Suskunluğun örtüsü aralanıp yağmur düşmeye başlamıştı toprağa. Kurşunlar aydınlatıyordu karanlık geceyi. Kelimeler susmuş, namlu sesi yavan kelimeler kuruyordu sanki. Yağmur yağıyordu memleketime..Yıldızlar yağıyordu yüreklerimize. Nene Hatunlar, Sütcü İmamlar uğruyordu siperlerimize sanki. Gökyüzüne kanatlanıp tekrar yeryüzüne inen Melek'lerin nurlu yüzlerini seçebiliyorduk o kargaşada. Yüreklerimizi kurşunlara sarıp düşmana yolluyorduk. Yağmur susmuyordu; alabildiğine yağıyordu. Rüzgar, bir anne eli gibi usul usul saçlarımızı okşuyordu.Yıldızlar yağıyordu saçlarımıza. Cennet kokulu damlalar düşüyordu dudaklarımıza..

Şafak sökmüştü gecenin karanlığından.Yağmur artık dinmiştir. Toprak, kan kokmaktadır. Dağları aralayıp toprağıma düşen güneş bile ağlamaktadır.
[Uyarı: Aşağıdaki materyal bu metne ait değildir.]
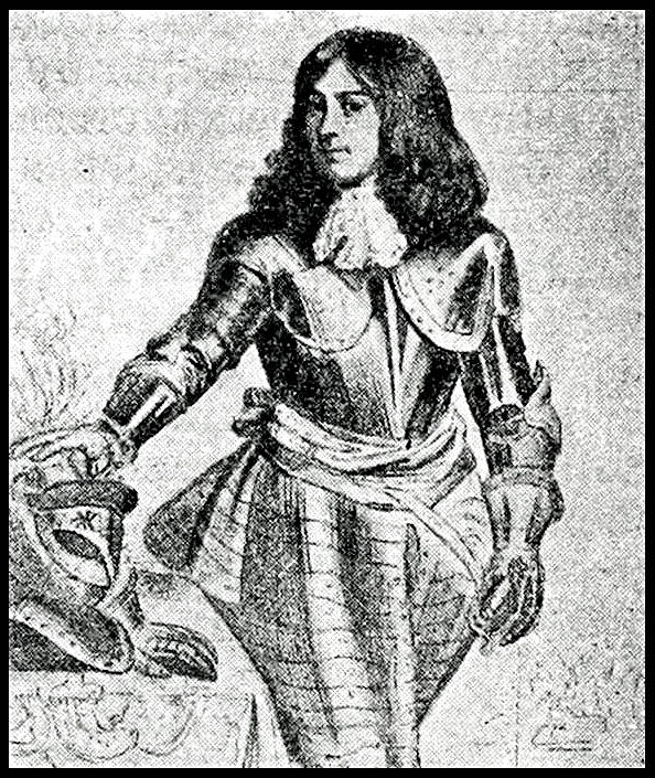 Это изображение было использовано для иллюстрирования статьи «Дон-Жуан Австрийский» опубликованной в девятом томе «Военной энциклопедии», который был издан книгоиздательским товариществом И. Д. Сытина в 1912 году в столице Российской империи городе Санкт-Петербурге.
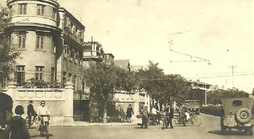 1945年马场道与新华路交口

Yedi Mehmetçik siperlerinde vatan için bayrak için şehit olmuştur. Bedenleri ışıl ışıl.. Gözleri hala gülümsemekte. Devletin bekâsı için kuru topraklarımızı kanlarıyla sulayan Mehmetciklerin dudaklarına nurlu bir el tarafından Kevserin zemzemi sürülmektedir .

Yağmuru Cennet, baharı rahmet kokan vatanıma Siirt dağlarında yedi Mehmetciğimiz gözünü kırpmadan canını vermiştir. O gece yağmur yağmamıştı semadan. Yedi Mehmetciğim yıldızları giyinip vatan için siper oldular kör kurşunlara..O gece, üzerlerine yağmurları giyinip yıldızları ördüler al bayrağımıza. Zifiri karanlığı gözlerindeki vatan aşkıyla aydınlatıp al kanlarıyla nice cicekler ektiler kurak toprağımıza. Dudaklarına bir yudum vuslat şerbetini değdirip adlarını Şehitlik mertebesine yazdırdılar. O gece, yağmur değil; yıldızlar yağmıştı toprağa.